## EXERCISE
Transcribe each record word for word. Skip the images.

## PROVIDED RECORDS
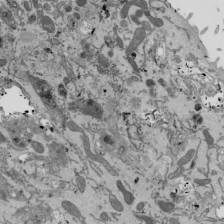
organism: Mouse
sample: ED-1 cell nuclei; centrioles
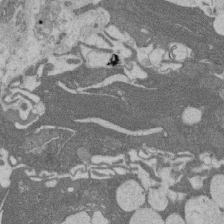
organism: Rat
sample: Salivary granule
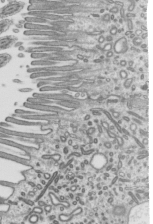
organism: Mouse
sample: Mouse epididymis efferent ductule cilia
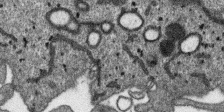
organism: Human
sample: Lung epithelial cells infected with SARS-CoV-2
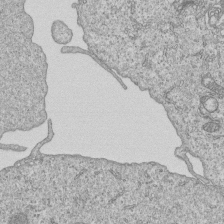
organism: Human
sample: MDA-MB-231 cells

## TASK RESPONSE
organism: Mouse
sample: ED-1 cell nuclei; centrioles
organism: Rat
sample: Salivary granule
organism: Mouse
sample: Mouse epididymis efferent ductule cilia
organism: Human
sample: Lung epithelial cells infected with SARS-CoV-2
organism: Human
sample: MDA-MB-231 cells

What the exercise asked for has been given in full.